La stupeur commence dès que vous passez la porte. Cafés, thés, boissons chaudes ou froides... D'après nos comptes, il existe 160 boissons dans la célèbre chaîne. Mais que choisir?! Arrêtons-nous sur un chocolat chaud. Un? Pas si vite!

Les options disponibles sont si nombreuses que nous avons dû abandonner notre calculatrice et demander à la brillante Nadia Lafrenière de faire le calcul à notre place. Nadia a obtenu un Ph. D. en mathématiques combinatoires à l'Université de Québec à Montréal et elle est aujourd'hui post-doctorante et professeure à l'Université de Dartmouth aux États-Unis. Nadia est aussi une grande vulgarisatrice scientifique et a été chroniqueuse pour l'émission scientifique L'oeuf ou la poule. Pour être sûrs de ne rien oublier, nous avons demandé à Nadia d'aller sur le site internet de Starbucks et de commander un bon chocolat chaud. C'est parti!

Vous allez devoir prendre plusieurs décisions. Chocolat à la menthe poivrée ou pas? Chocolat blanc ou pas? Quelle taille (5 au choix)?  Une saveur en sirop (13 au choix) ou pas? Ou plutôt une saveur en sauce — un sirop plus épais (5 au choix) ou pas? Quelle garniture (7 choix, 4 quantités par choix)? Quel coulis (2 choix, 5 quantités pour chacun)? De la cannelle avec ça (4 quantités)?  De la crème fouettée (4 quantités)? Du lait, ou un substitut? Si oui, à quelle température (11 types de lait, 3 températures chacun)? Une décoration sur le dessus (3 options)? Sucre ou édulcorant (8 options, 2 quantités)? Pour finir, un peu de mousse de lait (4 options seulement pour les chocolats chauds à la menthe poivrée)?

Notre docteure en mathématiques a consciencieusement comptabilisé les possibilités, en s'assurant des options disponibles pour tel ou tel types de chocolat chaud. Voilà le résultat final :

Chocolat chaud sans menthe poivrée : 2 × 5 × 213 × 28 × 47 × 52 × 4 × 4 × 11 × 3 × 3 ×25 = 435 406 604 599 296 000 possibilités

Chocolat chaud avec menthe poivrée (même calcul, mais 4 options de mousse de lait) donc 4 × 435 406 604 599 296 000 = 1 741 626 418 397 184 000 possibilités.

Quand on additionne les deux, on obtient 2 177 033 022 996 480 000 possibilités.

Oui, vous avez bien lu. On parle ici de 2 milliards de milliards de possibilités. Pour UN SEUL chocolat chaud.
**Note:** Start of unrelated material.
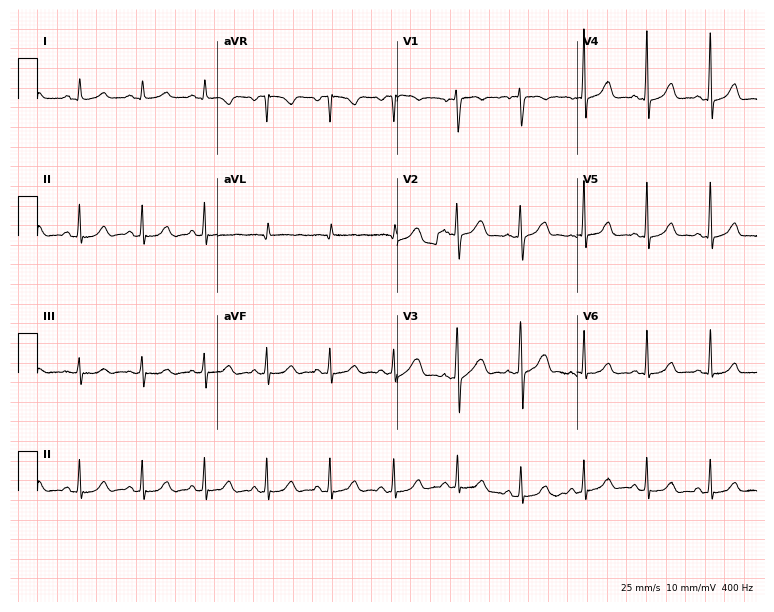
ECG — a 31-year-old female patient. Screened for six findings — first-degree AV block, right bundle branch block, left bundle branch block, sinus bradycardia, atrial fibrillation, sinus tachycardia — none is recorded.

Mais... pourquoi tant de choix?

Les sociétés occidentales ont établi la liberté comme vertu cardinale. Pour les marques, cette liberté se traduit par le choix. Beaucoup de choix. Un maximum de choix. Une palette de choix si large qu’elle finit par faire angoisser le consommateur. Après le fameux FOMO — Fear Of Missing Out, on observe désormais ce que nous avons baptisé le FOOO — Fear Of Overwhelming Options (les chercheurs parlent de Choice Overload Bias ou d'overchoice)... Et c’est au professeur de psychologie Barry Schwartz que nous devons les explications de ce paradoxe.

L’expérience de Schwartz

Nous sommes en 2004, dans une épicerie. Le chercheur Barry Schwartz a disposé des pots de confiture sur une table. Six sortes au choix. Durant une journée, on observe le comportement des consommateurs. Verdict… 40% des clients s'arrêtent et examinent les pots de confiture. 30% de ceux-ci achètent un pot. Un résultat de 12% de conversion, donc. Le lendemain, Schwartz dispose 24 sortes de confiture... Quatre fois plus de choix! Surprise, 60% des gens s'arrêtent devant l'étal (50% de plus que la veille), mais on découvre alors que seulement 3% de ceux-là sont passés à la caisse avec un pot. C'est dix fois moins de ventes que la veille! Mais que s’est-il passé? Le chercheur détaille les raisons de ces observations contre-intuitives. Et il en existe plusieurs.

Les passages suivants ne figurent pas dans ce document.